Coconut Shrimp with Mango Sauce

By

Cooking Light Gluten-Free Cookbook, Oxmoor House

2011

  • 4

Ingredients

  • 20 large shrimp (about 1 1/4 pounds)
  • 1/2 cup gluten-free panko-style breadcrumbs (such as Kinnikinnick)
  • 3/4 cup flaked sweetened coconut
  • 1 teaspoon garlic powder
  • 1/4 teaspoon salt
  • 2 large egg whites
  • Mango Sauce

Preparation

Step 1

1. Preheat oven to 425°.

2. Peel shrimp, leaving tails intact. Starting at tail end, butterfly each shrimp, cutting to, but not through, backside of shrimp.

3. Combine breadcrumbs and next 3 ingredients in a shallow bowl.
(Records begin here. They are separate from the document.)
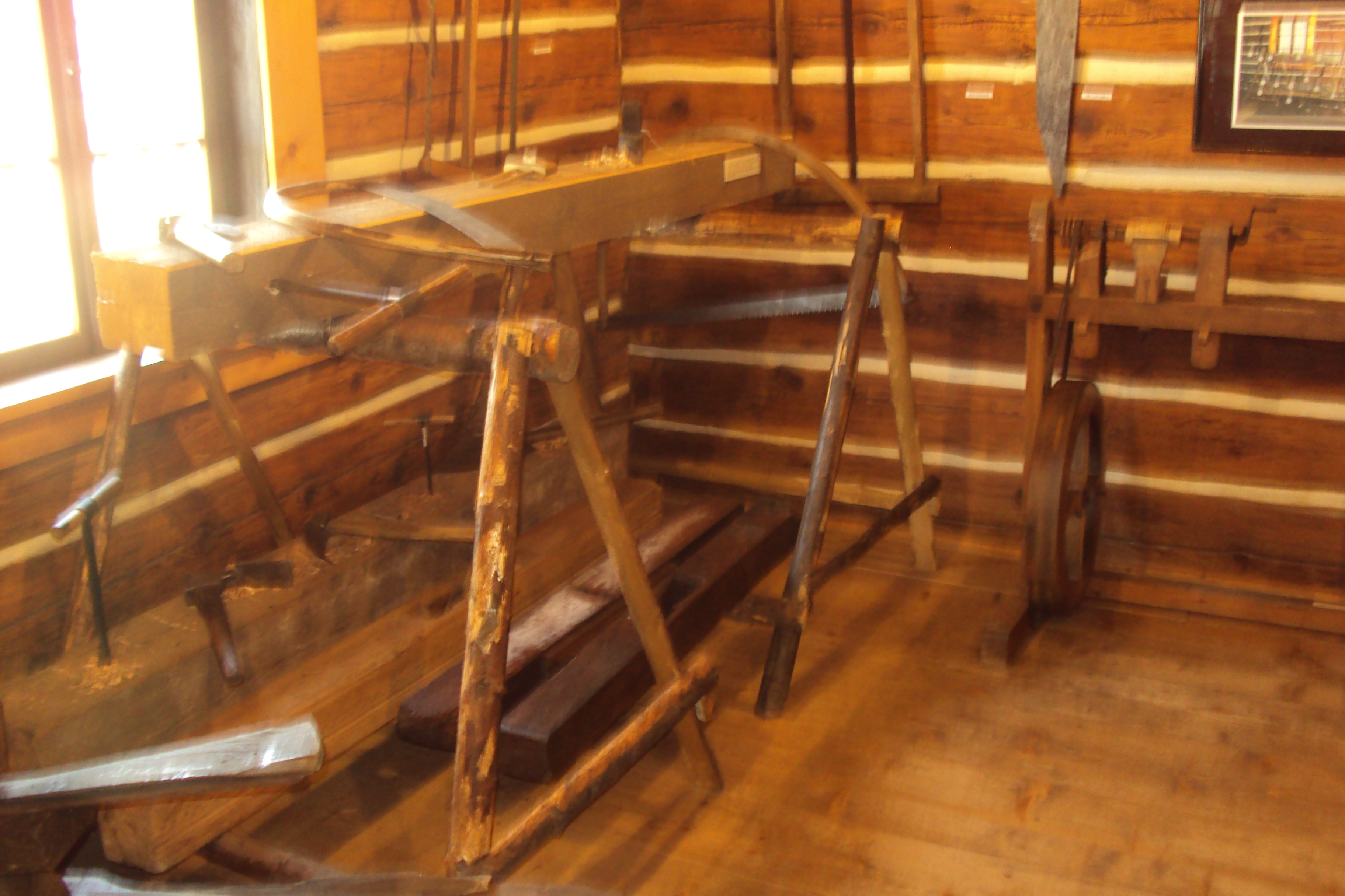 Exponáty muzea Vísecká rychta v Kravařích
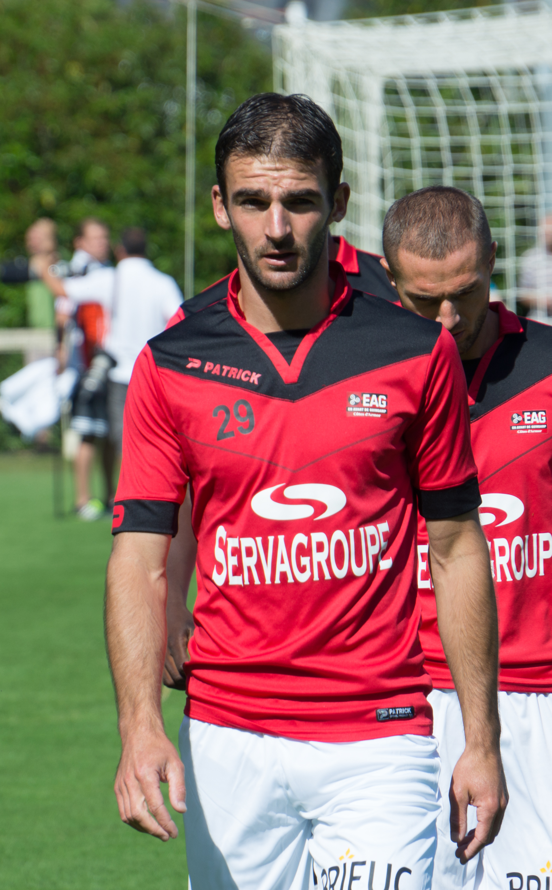 Christophe Kerbrat le 24 juillet 2016
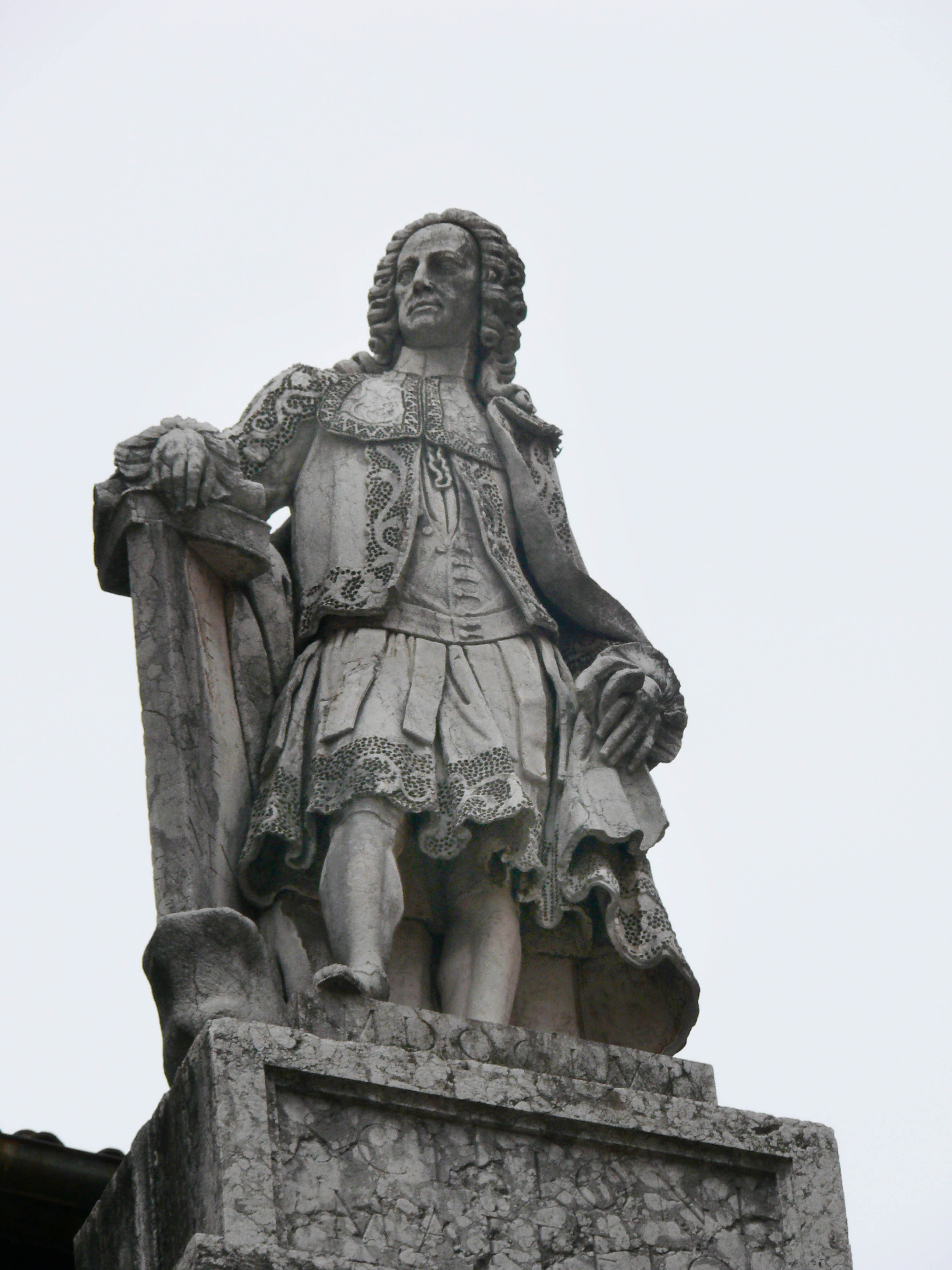 Scipione Maffei - statua marmorea posta in Piazza dei Signori a Verona

Beat egg whites with a whisk until foamy in a separate bowl. Add half of shrimp to egg whites, tossing to coat. Dredge shrimp in coconut mixture, pressing gently to adhere. Place shrimp on a parchment paper–lined baking sheet. Repeat procedure with remaining shrimp, egg whites, and coconut mixture.

4. Bake at 425° for 6 minutes. Using tongs, grasp shrimp by tails and turn over. Bake an additional 6 minutes or until golden brown. Serve shrimp with Mango Sauce.